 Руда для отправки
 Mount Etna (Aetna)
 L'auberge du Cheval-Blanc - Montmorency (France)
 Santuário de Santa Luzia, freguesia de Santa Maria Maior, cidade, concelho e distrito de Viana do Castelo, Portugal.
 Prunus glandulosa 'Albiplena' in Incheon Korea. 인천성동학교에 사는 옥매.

++++

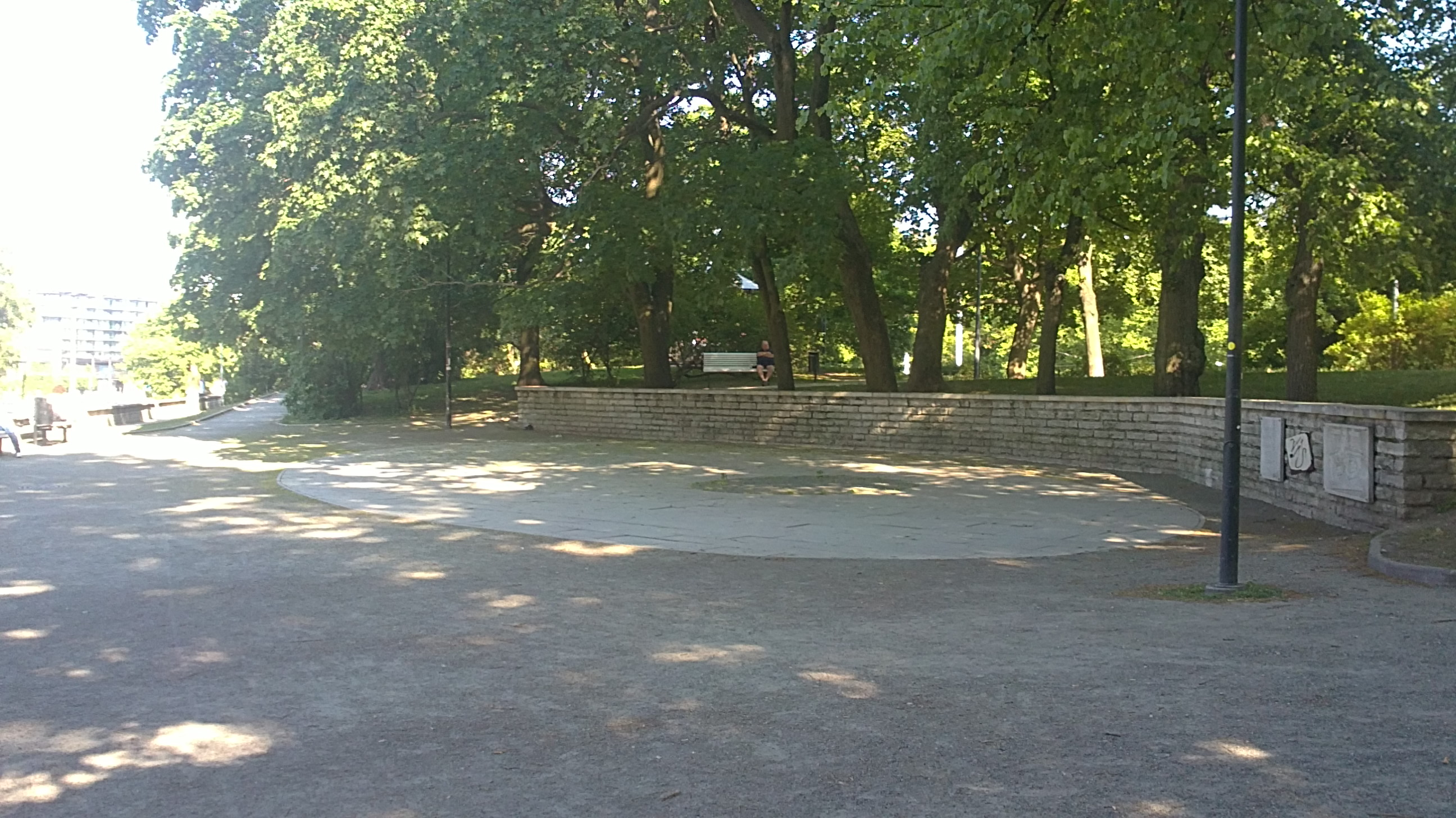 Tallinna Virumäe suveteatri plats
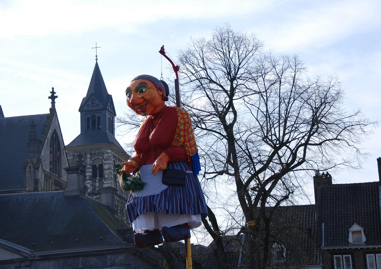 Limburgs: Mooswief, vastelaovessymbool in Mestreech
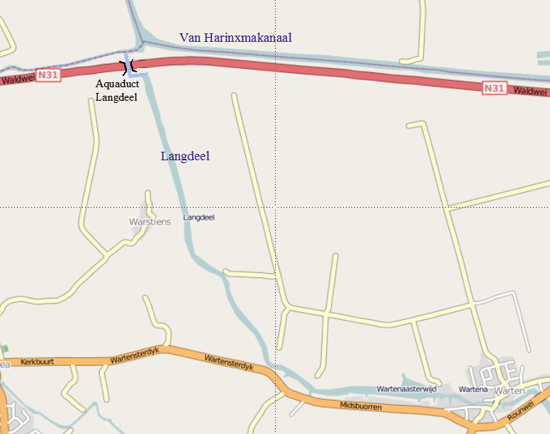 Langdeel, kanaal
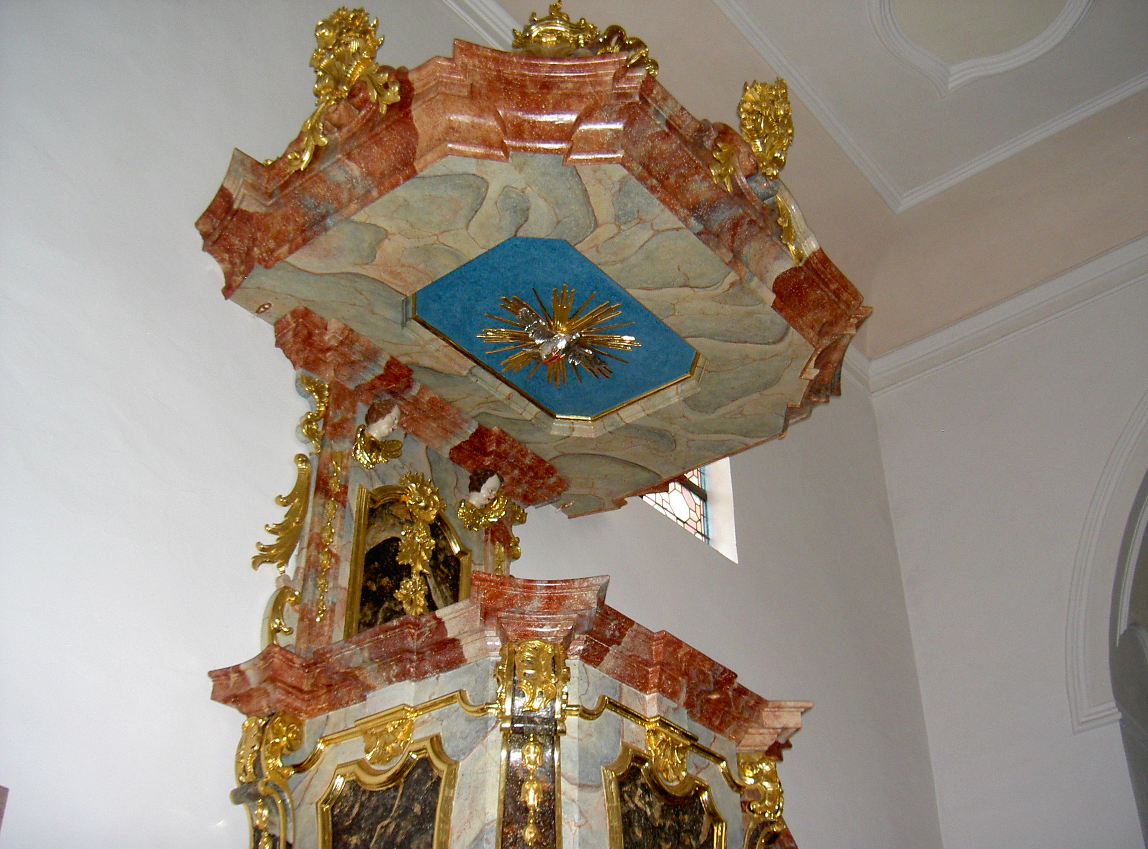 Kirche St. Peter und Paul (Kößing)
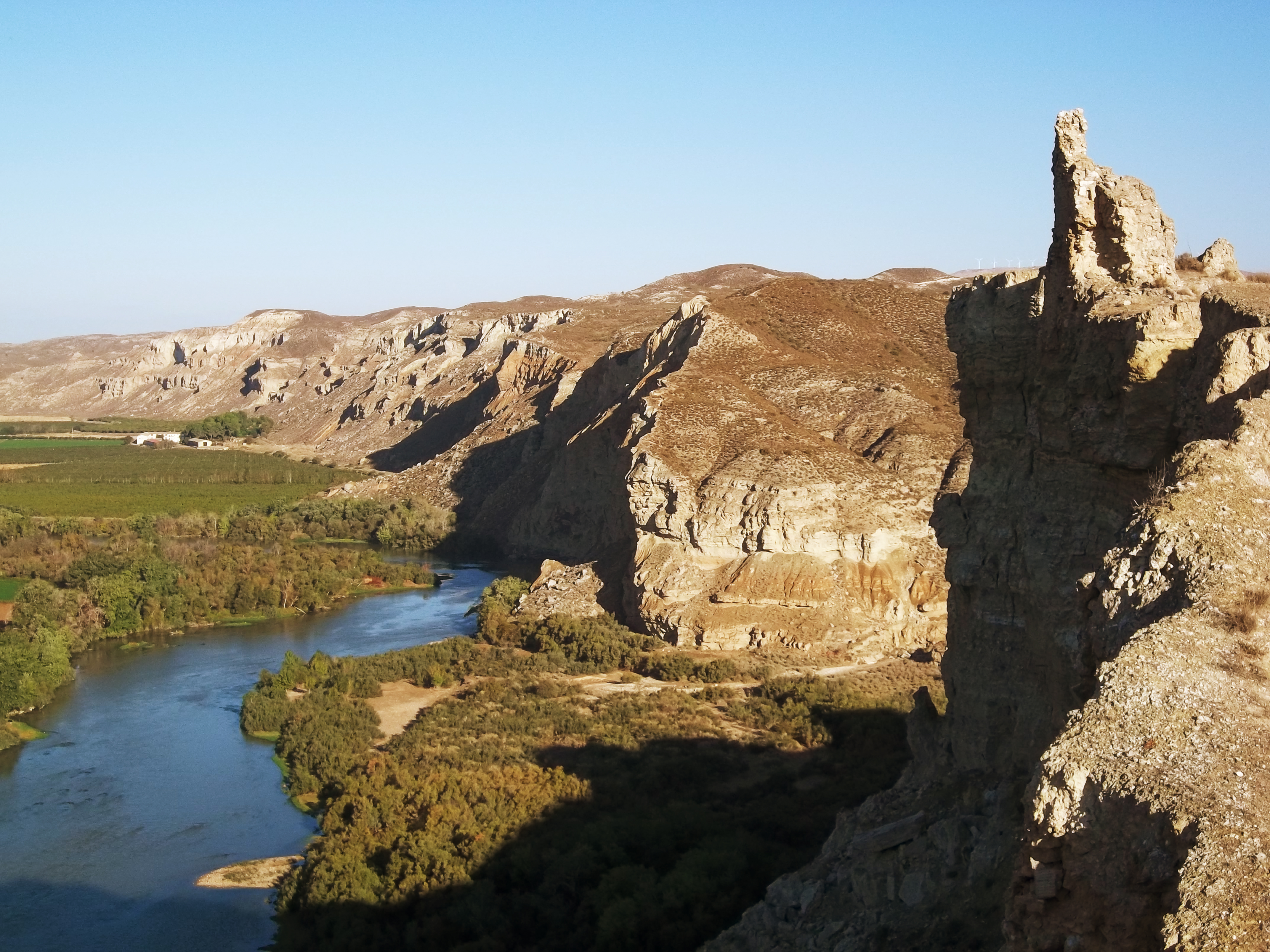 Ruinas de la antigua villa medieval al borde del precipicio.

++++

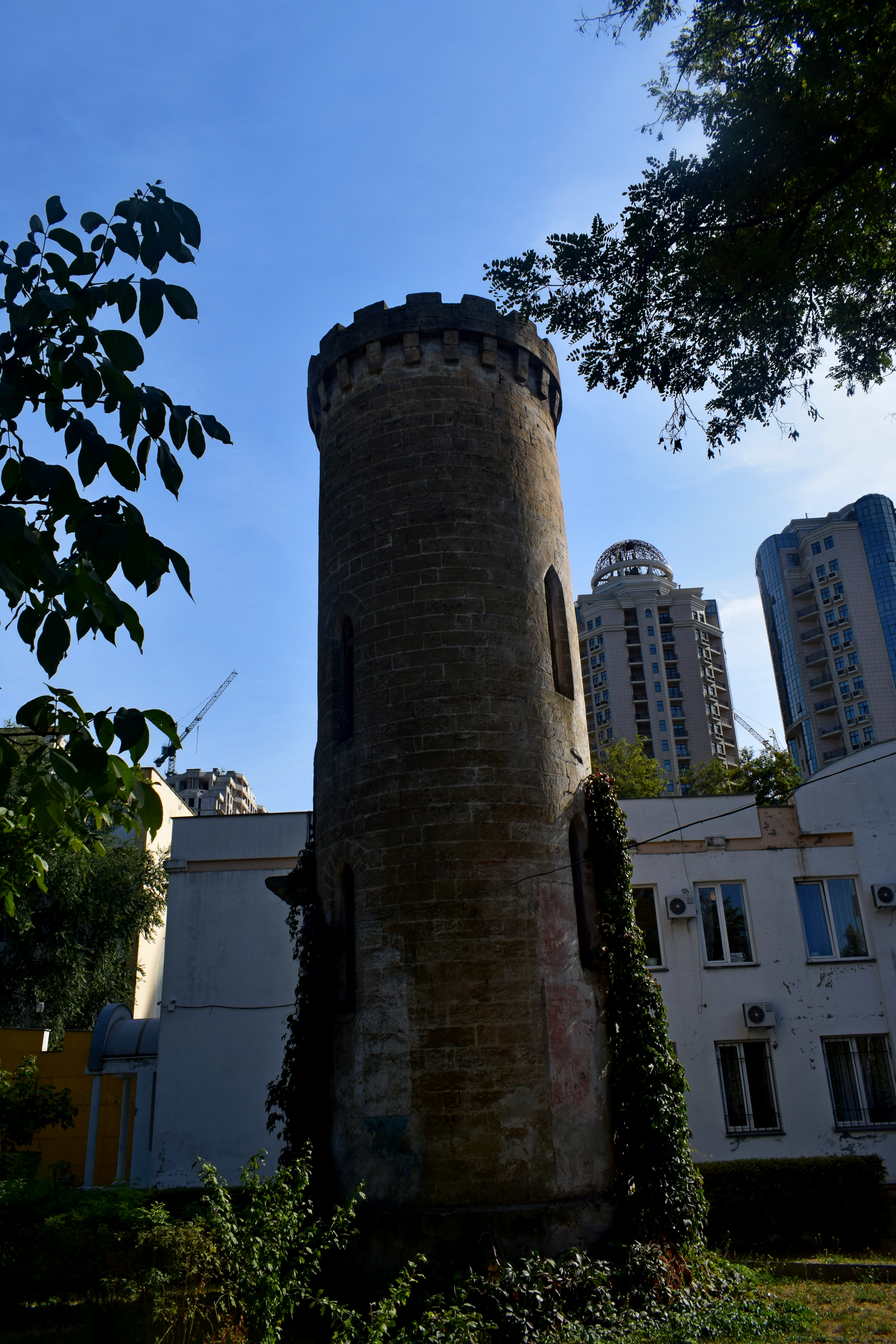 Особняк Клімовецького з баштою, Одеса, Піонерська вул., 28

++++

**TRY IT:** What is needed is an exact copy of the lines above from the one with "Kirche St. Peter und Paul (Kößing)" to the one with "Ruinas de la", both ends kept, and nothing more; please leave the pictures out.

**OUTPUT BELOW:**
 Kirche St. Peter und Paul (Kößing)
 Ruinas de la antigua villa medieval al borde del precipicio.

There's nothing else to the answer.